Depuis le 1er juillet 2012, date d’entrée en vigueur du décret 2012-135 du 31 janvier 2012, qui définit une nouvelle organisation  de la médecine du travail, une visite médicale de reprise s’impose désormais après un arrêt de 30 jours pour accident du travail ou maladie ordinaire.

La visite de reprise doit être demandée par l'employeur par écrit et se dérouler dans les huit jours qui suivent la reprise du travail. Pensez à contacter l'assistante médicale du médecin du travail qui suit votre entreprise dès que vous avez connaissance de la date de reprise du salarié !

  •  La visite occasionnelle 

Tout salarié peut demander un RDV avec son médecin du travail, soit par l'intermédiaire de son employeur, soit en nous contactant directement.

L'employeur peut également demander un RDV pour un salarié. Dans ce cas, il contacte le médecin du travail et averti son salarié de sa demande. 

Ces visites n'entraînent aucuns frais supplémentaires à l'employeur.

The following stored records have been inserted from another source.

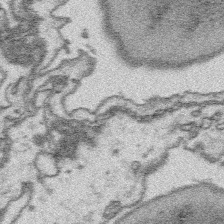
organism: Platynereis dumerilii
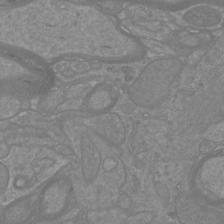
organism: Mouse
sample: Cortical neurons
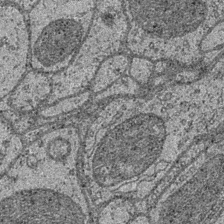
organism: Drosophila
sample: Optic medulla
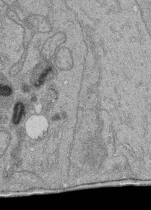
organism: Human
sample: Retinal organoid Rod and Cone cells
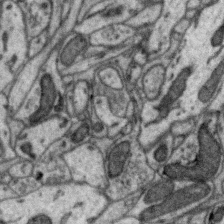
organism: Zebra finch
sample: Brain
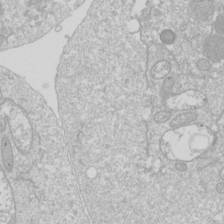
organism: Drosophila
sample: Cell division; meiosis; drosophila spermatocytes
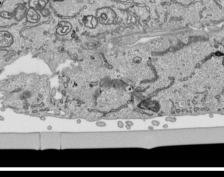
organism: Human
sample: Mitochondria in HCT116 cells
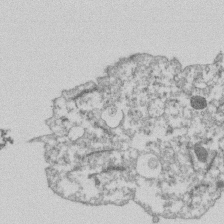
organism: Dictyostelium discoideum
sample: Dictyostelium multivesicular bodies
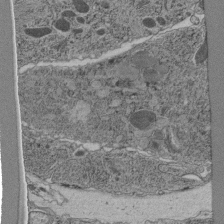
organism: C. elegans
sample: C. elegans pharynx
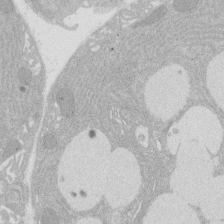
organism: Rat
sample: Salivary granule
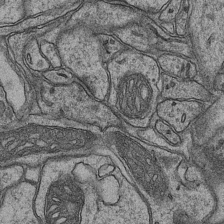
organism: Mouse
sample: CA1 Hippocampus
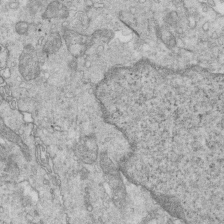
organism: Mouse
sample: Multiciliated cells
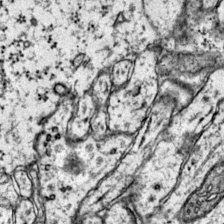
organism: Mouse
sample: Primary visual cortex
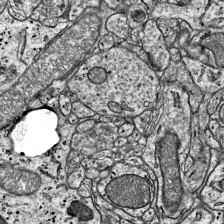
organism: Mouse
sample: Visual Cortex
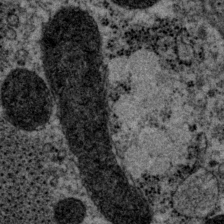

  •  Modification de la procédure de déclaration d'inaptitude et de reclassement des salariés

L'avis d'inaptitude est délivré après deux visites médicales dans le cas général. La seconde visite intervient dans un délai maximal de 15 jours après la première. Le médecin peut cependant faire son constat après une seule visite si la situation le requiert.

  • Nouvelle procédure de contestation devant le Conseil des Prud'hommes

La procédure de contestation des avis des médecins du travail se déroule dorénavant en référé, devant le Conseil des Prud'hommes.

Le décret relatif à la modernisation de la médecine du travail ayant été publié le 29 décembre 2016 au Journal Officiel, le GEST05 déploie actuellement les moyens nécessaires à sa mise en oeuvre rapide, avec les ajustements d'organisation qui en découlent, pour appliquer au mieux ces nouvelles dispositions.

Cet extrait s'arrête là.